**Data extract**.
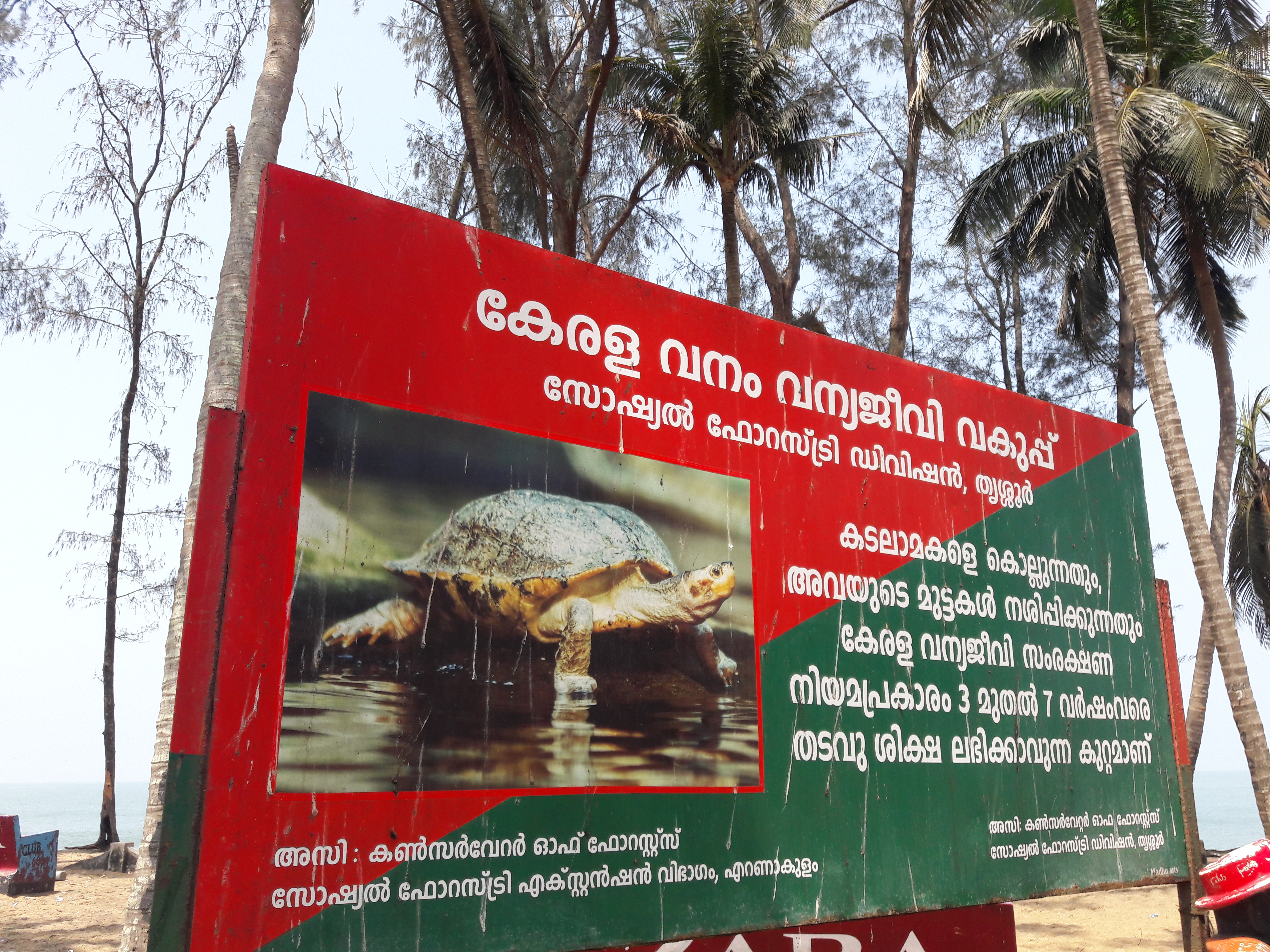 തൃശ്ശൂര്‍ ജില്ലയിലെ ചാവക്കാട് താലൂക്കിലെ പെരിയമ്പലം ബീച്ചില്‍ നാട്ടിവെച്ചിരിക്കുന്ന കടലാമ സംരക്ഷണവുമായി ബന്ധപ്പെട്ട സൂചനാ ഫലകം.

==

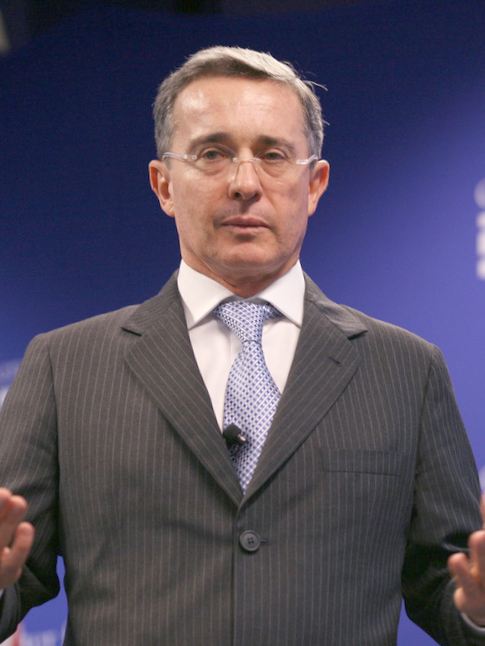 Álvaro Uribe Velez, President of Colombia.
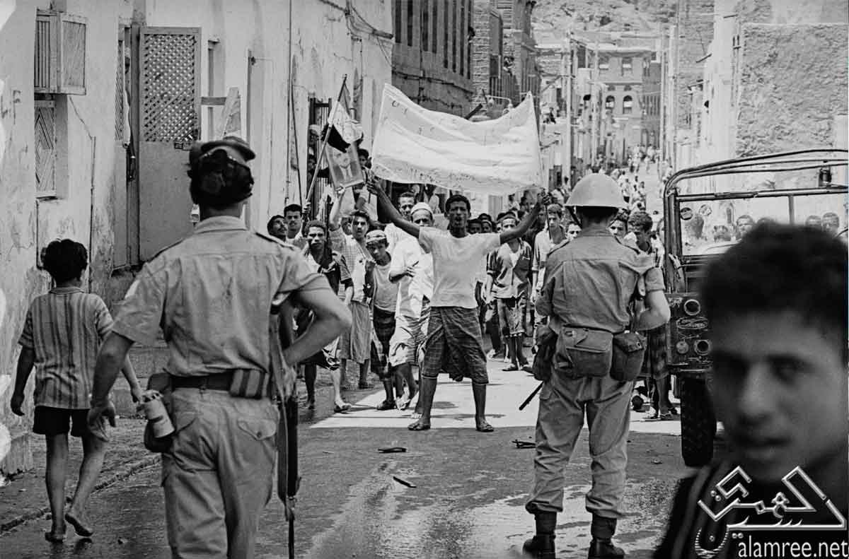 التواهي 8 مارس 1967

**Activity**.
Everything from the line with "Álvaro Uribe Velez, President of Colombia." through the line with "التواهي 8 مارس 1967" in the material above should be transcribed exactly, except the pictures.

**Answer to this exercise**.
 Álvaro Uribe Velez, President of Colombia.
 التواهي 8 مارس 1967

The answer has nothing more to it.